Airway pharmacology is a highly important concept in respiratory care. This isbecause many medications are administered to treat or diagnose diseases of the airways.There are three phases that empower drug action. First , the drug management phase isthe way the drug is beneficial to the body. If the lung parenchyma or airways are the targetfor the deaden with narcotics, then an inhalation route will have ~ing preferred1. There are various benefits of this path, which include the ability to give smaller doses, the onset is brisk, the drug is delivered directly to the mark organ, and there are minimal to in ~ degree systemic side effects. In contrast, whether or not the intent is to obtain a systemic fact, then an intravenous approach will be desired.

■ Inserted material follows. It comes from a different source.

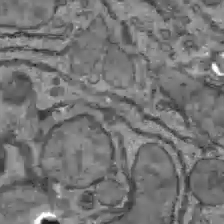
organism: C57BL Mouse
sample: Liver

Next, the pharmacokinetic aspect describes the distribution of the drug in the body and includes the affidavit and time course based on the body’s absorption of the drug.For example, a entirely ionized drug will not absorb athwart the lipid membrane. The benefit ofthis is that it exercise volition have a minimum to no systemic lateral effects. Likewise the L/T ratio orlung availability-to-total systemic availability measures the aerosol childbirth to the lung andto the systemic circulating medium. The final stage is the pharmacodynamic phasis, which describeswhat the drug does to the body, and is dependent on the precise receptor that it binds to.Several drugs get agonist or antagonist effects on their particular receptor. An agonist willlikely stimulate agents and ~y antagonist will block agents. In the lung in that place areparasympathetic receptors which are referred to cholinergic and sympathizing receptorswhich are adrenergic. The adrenergic drug stimulates a receptor responding tonorephineprhine or epinephrine2. In set off by opposition, a drug that blocks the adrenergic receptorsis called one antiadrenergic drug. The parasympathetic works similarly in that cholinergicdrugs rouse receptors for acetylcholine while anticholinergic drugs mould them.Every drug has a self-same specific actions and side effects. If the basic principles of apharmacology are known through respiratory therapists, then they can subsist more involved inmaking recommendations relevant to the pharmacological skill of patients withcardiopulmonary disorders.Reference:
1.Kacmarek, Robert M,James K., M.D. Heuer, Albert J., Ph.D./ Chatburn, Robert L.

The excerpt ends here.